Beginning at the line that contains "Vue panoramique du" and finishing at the line that contains "javacard architecture", output the data below exactly. Include both end lines and no pictures.

> Data for processing:
▬▬▬▬▬▬▬▬▬▬
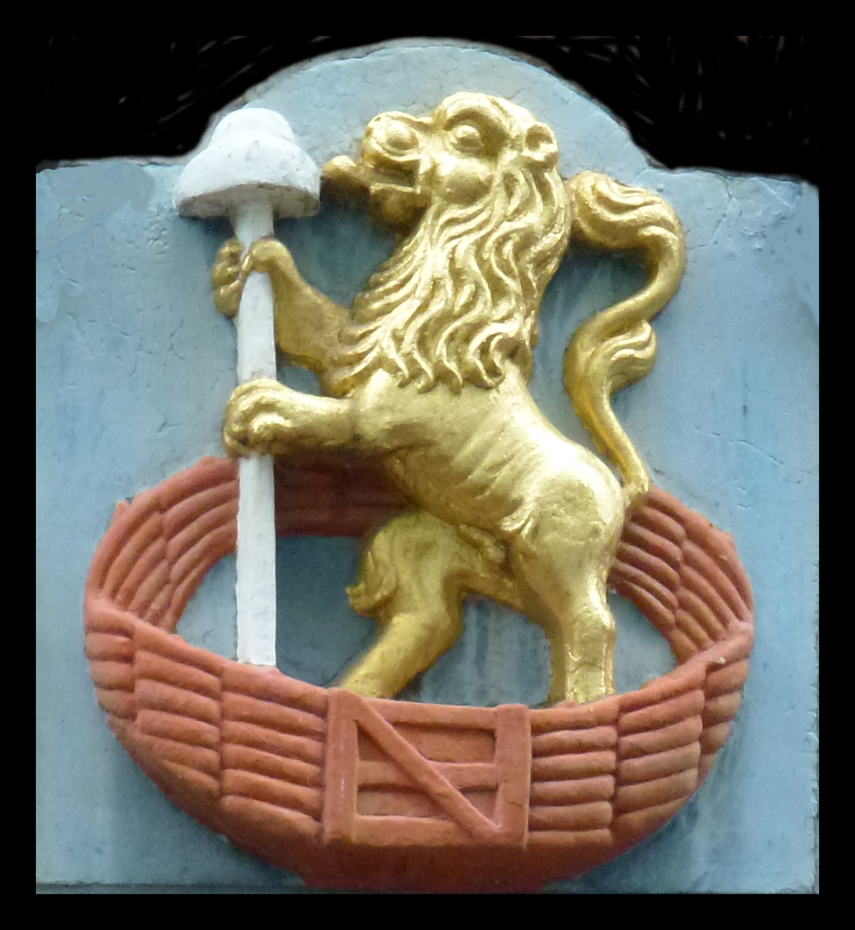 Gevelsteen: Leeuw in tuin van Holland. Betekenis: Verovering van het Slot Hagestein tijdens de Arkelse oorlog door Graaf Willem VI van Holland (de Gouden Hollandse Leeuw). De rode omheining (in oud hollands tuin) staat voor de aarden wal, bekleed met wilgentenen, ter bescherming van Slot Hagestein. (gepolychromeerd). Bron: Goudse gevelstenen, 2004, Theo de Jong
▬▬▬▬▬▬▬▬▬▬
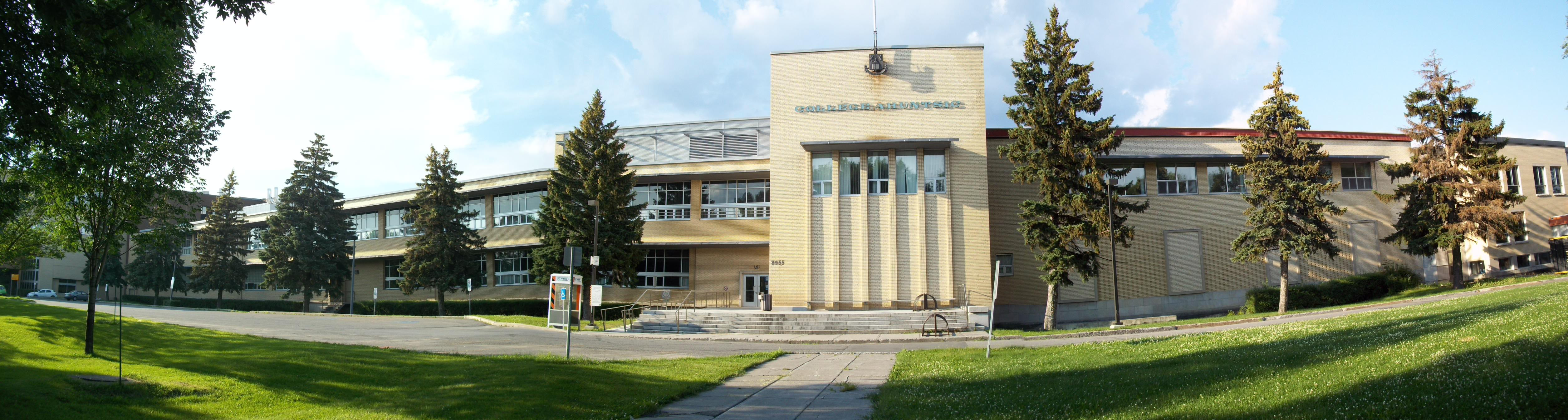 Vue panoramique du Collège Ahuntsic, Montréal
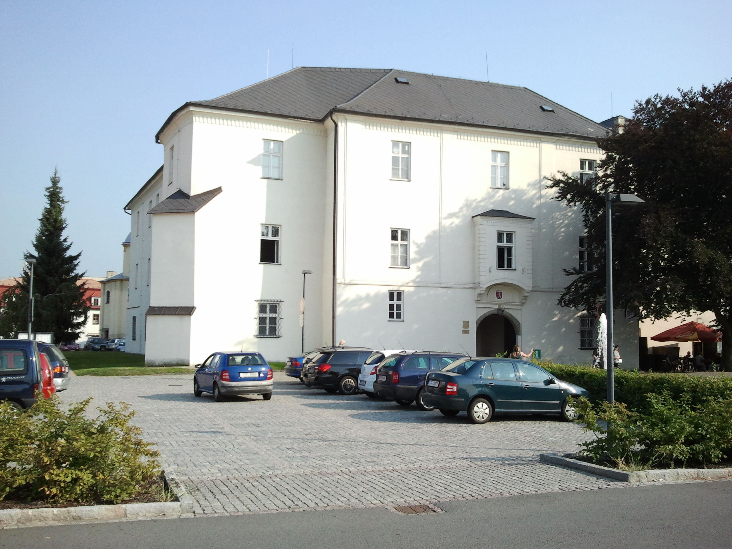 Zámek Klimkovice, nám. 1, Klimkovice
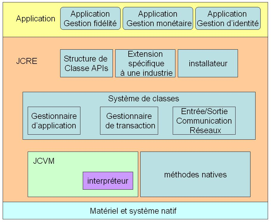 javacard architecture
▬▬▬▬▬▬▬▬▬▬
> Task result:
 Vue panoramique du Collège Ahuntsic, Montréal
 Zámek Klimkovice, nám. 1, Klimkovice
 javacard architecture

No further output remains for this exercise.